Speaking of the job boards, I did find out another interesting factoid. If a recruiter obtains a job order, let's say from IBM, he or she sends out a search bot through the job boards, then turns around and emails everyone that has a fresh resume up. The recruiter or staffing firm doesn't keep a database any more. So, don't waste your time. (Or should I have written waist your time?)
If you use Monster for example, repost your resume everyday and you'll notice people sending you emails and calling. The older the resume, the less likely recruiters will attempt to reach you. You'll also notice an offer for $1000 or so to refer someone to the recruiter.
A little over a month ago, I started receiving emails and phone calls from what seemed like a couple of dozen firms. They all had the same job requirement: A technical writer for IBM in McKinney, Texas.
I speak a little Hindi and found out that many of the recruiters called from places like New Delhi. One had an email address from a firm in San Francisco and another from Boston. I bet you already know that an opt-out mechanism didn't exist.

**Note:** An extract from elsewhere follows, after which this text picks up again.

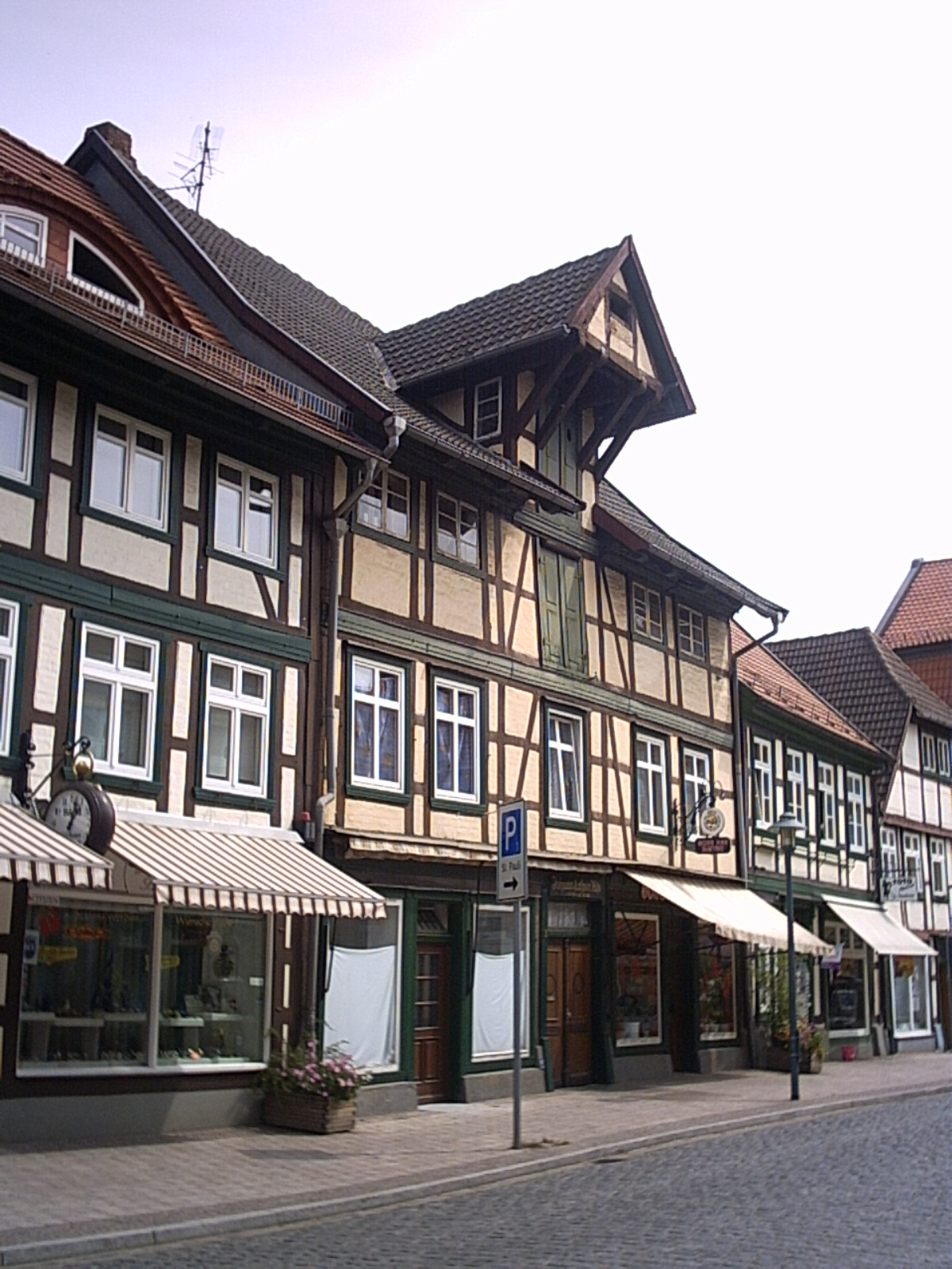 Grabower Altstadt

(Off topic note:) I also find it humorous that the recruiters from New Delhi have names like Brandon and Chad. Then, my DSL support group also operates out of New Delhi and I've heard the phrase, "This is Susie, can I be helping you?" I be telling you, those girls names probably are not Susie, Claire, Melissa, Sally Ann or Jennifer. But then again, that's for you to decide.
Do you consider all this email off the job boards as spam? I do. Fortunately, I found a job quickly and pulled my resume. The spam from the recruiters stopped almost instantly. But or should I use another word? But, the spam from the recruiters had a fast replacement. Now, I'm getting spam from all the job boards on which I posted my resume and other job sites about whom I have never heard.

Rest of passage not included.